(Extracted data entries)
§

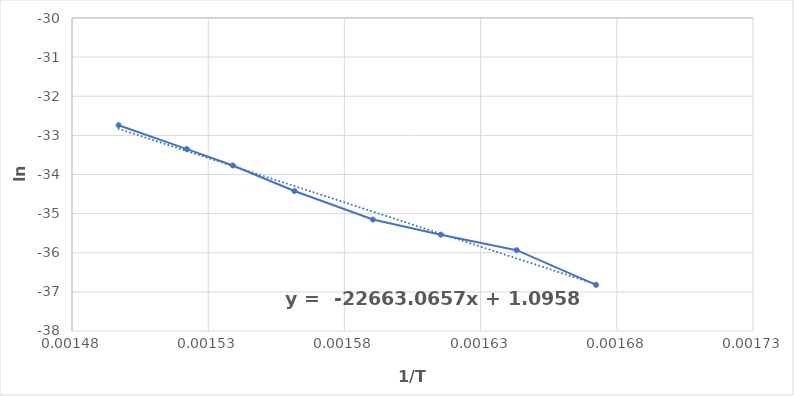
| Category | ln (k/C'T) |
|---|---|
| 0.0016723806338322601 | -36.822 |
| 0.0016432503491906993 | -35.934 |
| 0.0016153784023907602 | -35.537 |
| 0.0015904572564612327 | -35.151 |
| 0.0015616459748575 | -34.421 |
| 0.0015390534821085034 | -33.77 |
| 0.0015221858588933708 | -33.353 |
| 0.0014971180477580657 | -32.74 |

§

- **REQUIRED ACTION**
Using the data above, print every line exactly, omitting pictures.

- **YOUR RESPONSE**
| Category | ln (k/C'T) |
|---|---|
| 0.0016723806338322601 | -36.822 |
| 0.0016432503491906993 | -35.934 |
| 0.0016153784023907602 | -35.537 |
| 0.0015904572564612327 | -35.151 |
| 0.0015616459748575 | -34.421 |
| 0.0015390534821085034 | -33.77 |
| 0.0015221858588933708 | -33.353 |
| 0.0014971180477580657 | -32.74 |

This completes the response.